Combined with the fact that they are going to have a majority in parliament for the foreseeable future, this gives them very large influence in what the new Egyptian constitution is going to look like.  It remains to be seen exactly what the group’s main motives are, as Brown repeatedly points to the vagueness of their real programs.

In terms of economic policy, the Brotherhood differs from the more leftist, secular parties in a number of ways.

First, in spite of its longstanding commitment to the poor, the Brotherhood appears to be more supportive of free market economics than many other parties, who espouse social justice through economic reform.  However, the Brotherhood is trying to find a way to mix Islamic teachings with liberal, free market economics, and it remains to be seen what the results of that will be.

Second, the Brotherhood makes a strong claim of being “virtuous” in contrast to the virulently corrupt old regime, and they have not only the theological underpinning to back them up, but also their decades of running food banks and other relief programs for the poor.  As in the Palestinian Elections of 2006, when Hamas was able to defeat Fatah due to their stronger claim that they would act morally because of their strong commitment to Islamic law,  the Brotherhood in Egypt has been able to claim the high moral ground in an anti-corruption campaign.

Brown also writes that the Brotherhood’s main goal on social and cultural issues is to leave them on the back burner until they consolidate a coherent and workable economic agenda, saying “it has…come to realize that there are few areas where it sets off domestic (and even international) fears more quickly than in the cultural realm.”

It remains to be seen how well this will hold given the unforeseen victories of the ultra-conservative Salafist parties. If the Salafists press cultural issues, Brown argues, the Brotherhood might feel the need to prove their bona fides on these issues so as not to risk losing the support of Egyptian conservatives..  However, if the group maintains a moderate position on social issues (and indeed, Salafists in other countries, like Kuwait, have been amenable in this regard), then they have the chance to prove to the world and to secular and non-Muslim Egyptians that they are a legitimate political party not a one-sided organization bent on imposing a strict interpretation of Islamic law on all sectors of society.

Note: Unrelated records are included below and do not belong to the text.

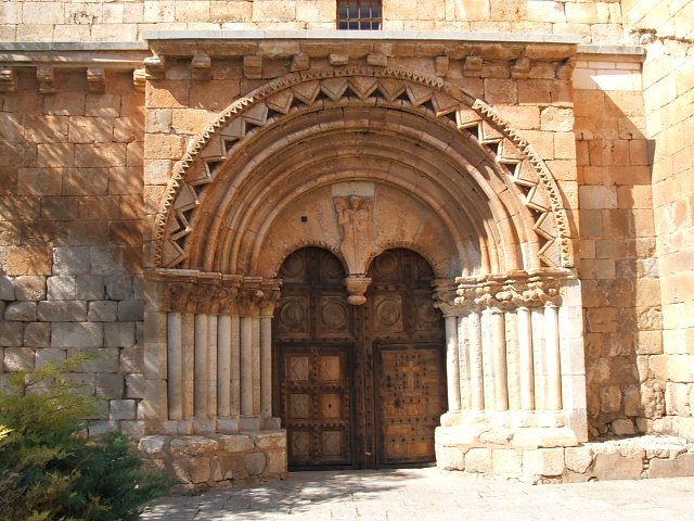 Aragonés: Frontera d'a ilesia de San Miguel de Caltojar, edifizio en estilo romanico, d'o sieglo XIII.
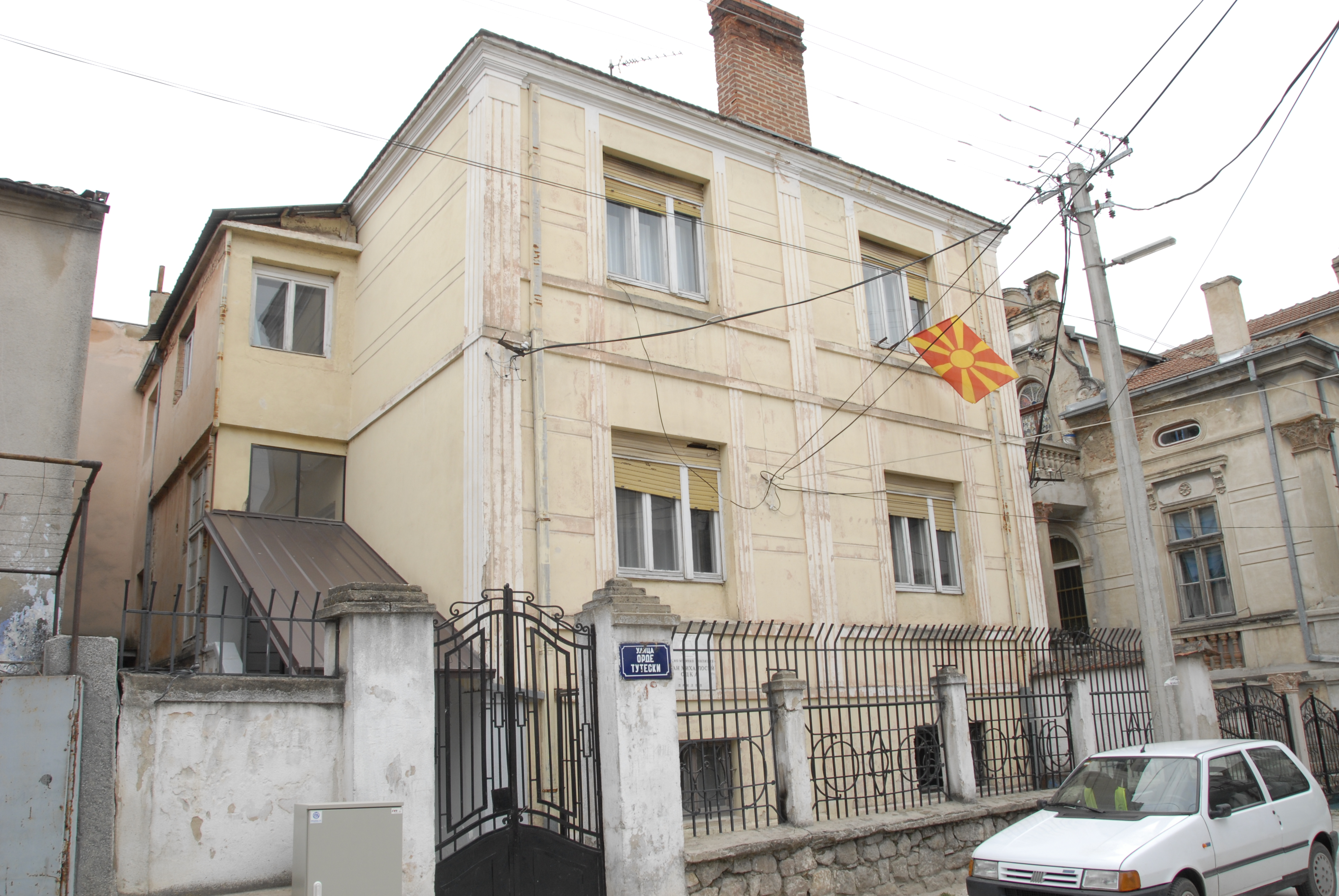 Музичкото училиште "Ордан Михајлоски Оцка" е основано на 08.09.1949 година во Прилеп со записник бр. 35 од градскиот народен одбор, а верифицирано е со решение бр. 09-386/1 од 17.03.1986 година од страна на Министерството за образование и наука.
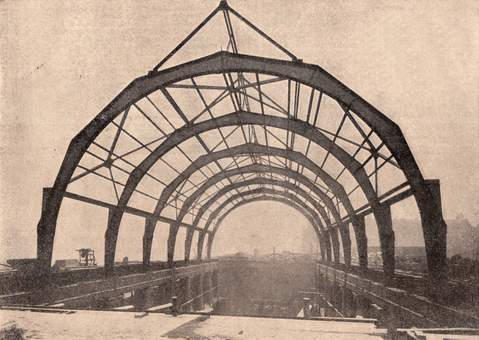 Berlin - Bau der Dachkonstruktion des Stadtbades Neukölln, Werbeannonce in der Zeitschrift Bauwelt 1914
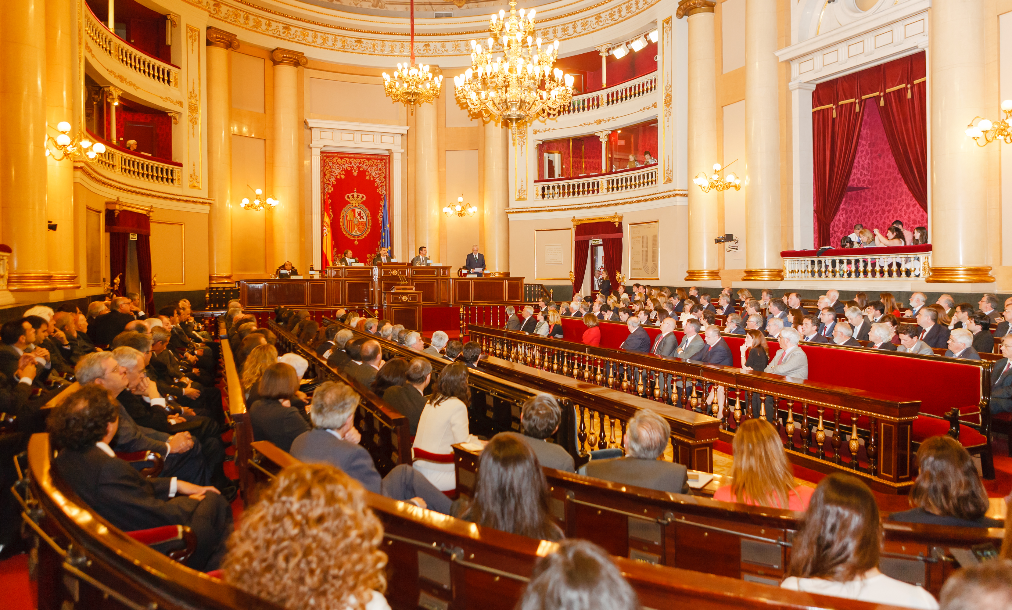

In terms of foreign policy, Brown writes, the Brotherhood has been much more vague in terms of what it would do.  Though the group has always had some interest in foreign policy, it has mainly been in line with populist Egyptian opinion:

  1. suspicious of U.S. interests in the region
  2. viewing Gaza as a humanitarian issue, and
  3. opposing Israeli in terms that range from the critical to the histrionic.

It is this last point that most worries American policy makers, as Mubarak’s regime was useful to the United States in that he guaranteed regional stability (to an extent) by keeping the peace with Israel.  However, even on this point the Brotherhood’s true stance is ambiguous at best.  Brown writes,

The Brotherhood also has a long term, almost visceral dedication to the Palestinian cause, dating back almost to the movement’s founding, that casts it not simply as an Egyptian or Arab issue but also as an Islamic one.

However, one prominent member of the movement (whose name Brown does not reveal) said that (paraphrased in the article)

Brotherhood leaders increasingly viewed Israel from the perspective of the Egyptian state rather than the more parochial one of a religious movement, but that past rhetoric and the feelings of the movement’s grass roots placed a limit on public expressions of the evolving view.

Brown also wrote that the Brotherhood could be expected to mainly be focused on consolidating its domestic gains in the short to mid-term, saying, “the movement will likely defer to the presidency, the diplomatic corps (in Egypt, still seen as a nonpartisan and professional institution), and even the security establishment,” on matters of foreign policy.

Ah, but what does this mean now that the president is also a member of the Brotherhood?

–Written by Jack Nelson and Mark Allen Peterson


Brown, Nathan J. 2012. “When Victory Becomes an Option: Egypt’s Muslim Brotherhood Confronts Success.” The Carnegie Papers. Washington, DC: Carnegie Endowment for International Peace.